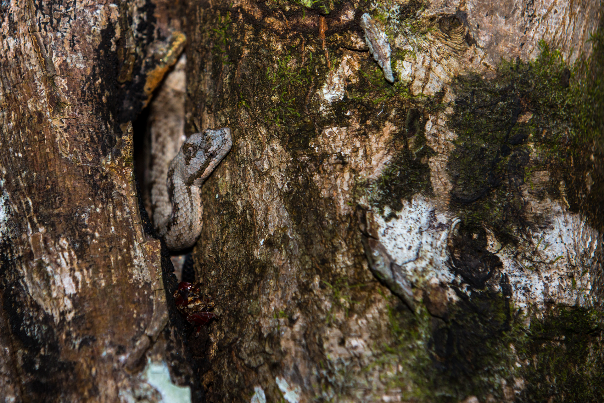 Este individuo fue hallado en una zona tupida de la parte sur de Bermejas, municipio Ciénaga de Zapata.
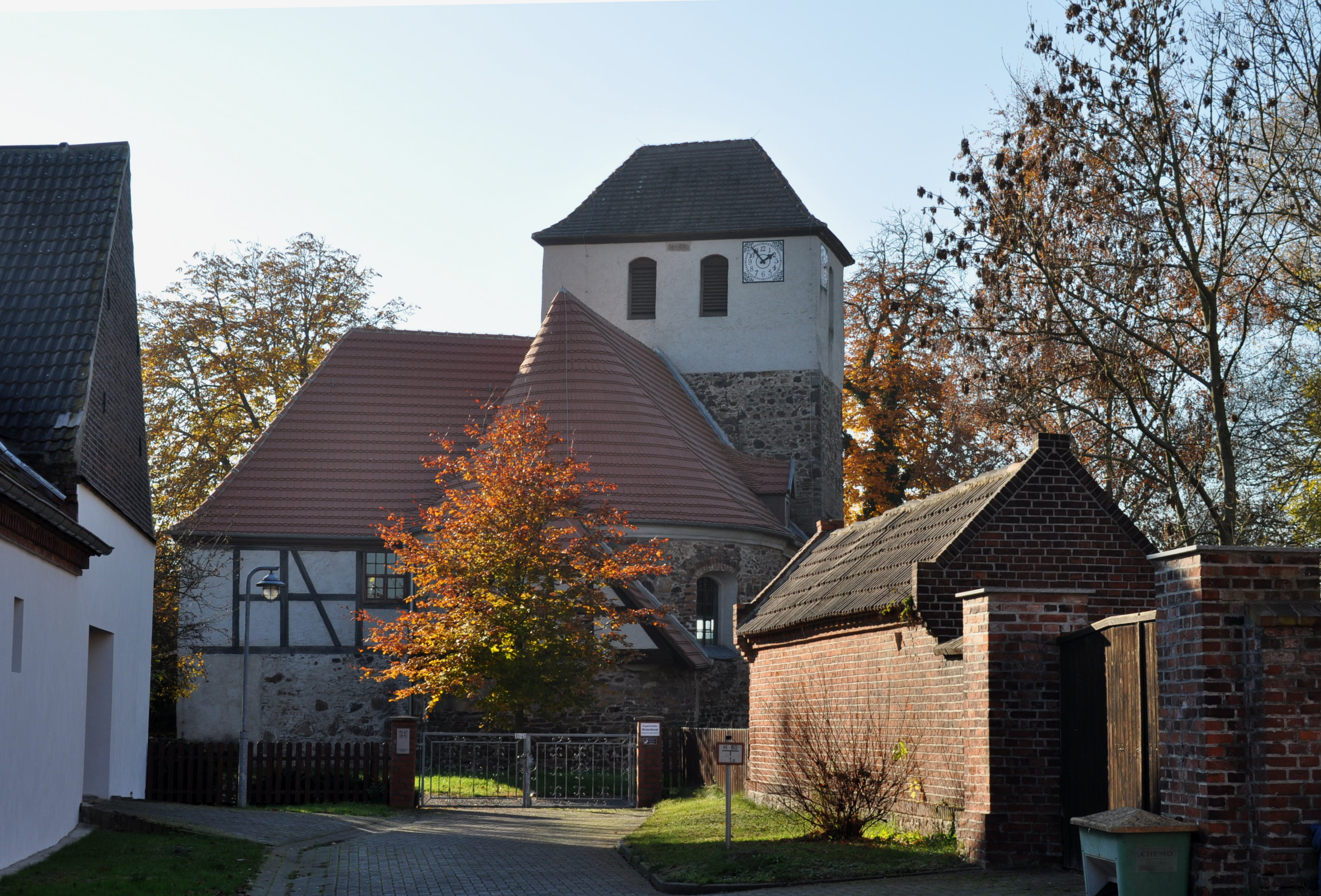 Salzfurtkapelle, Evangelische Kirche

...

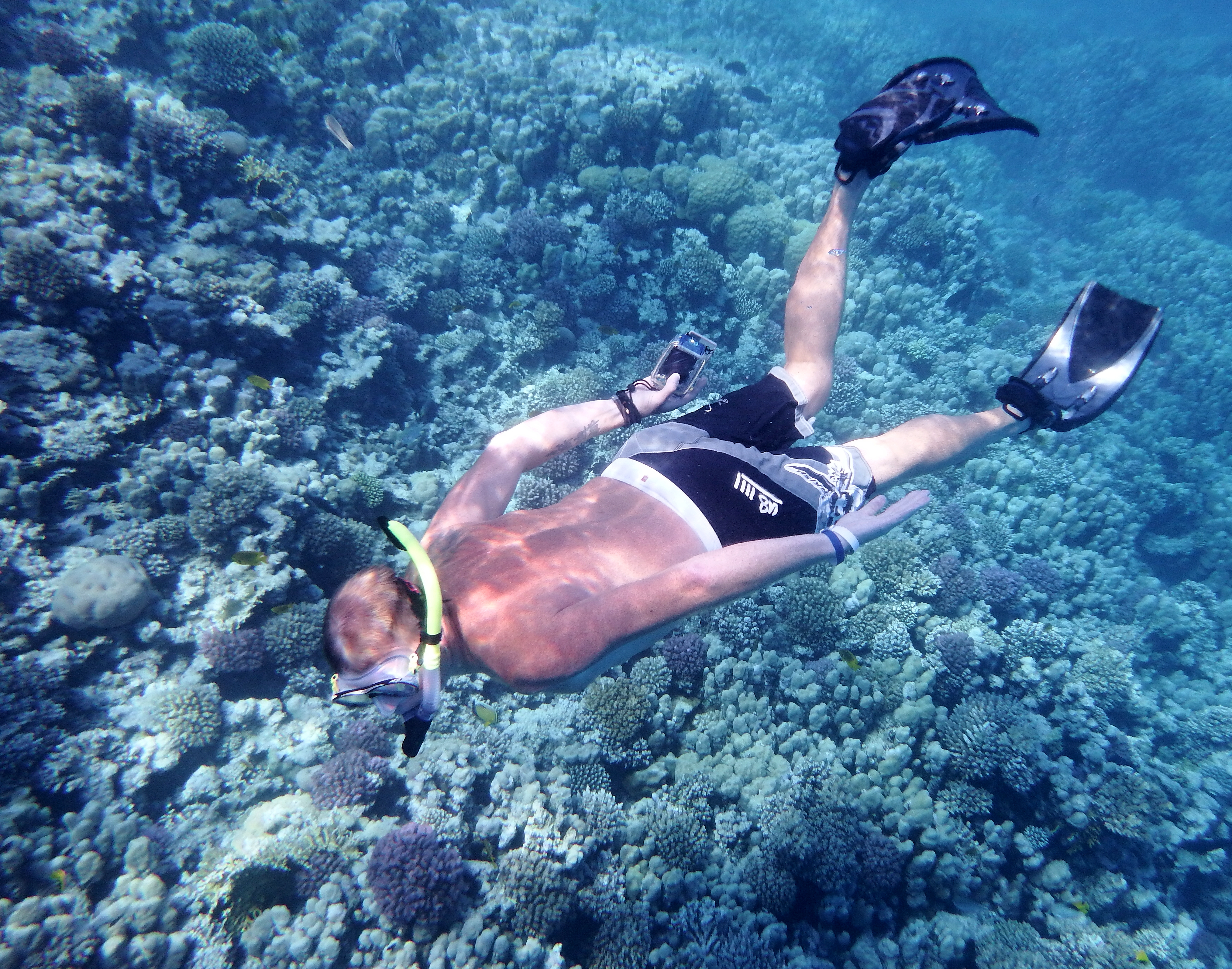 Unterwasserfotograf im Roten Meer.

### What you will do
Using the data above, retype exactly and only the lines from the one containing "Este individuo fue" up to and including the one containing "Salzfurtkapelle, Evangelische Kirche", with no pictures carried over.

### Response to the exercise
 Este individuo fue hallado en una zona tupida de la parte sur de Bermejas, municipio Ciénaga de Zapata.
 Salzfurtkapelle, Evangelische Kirche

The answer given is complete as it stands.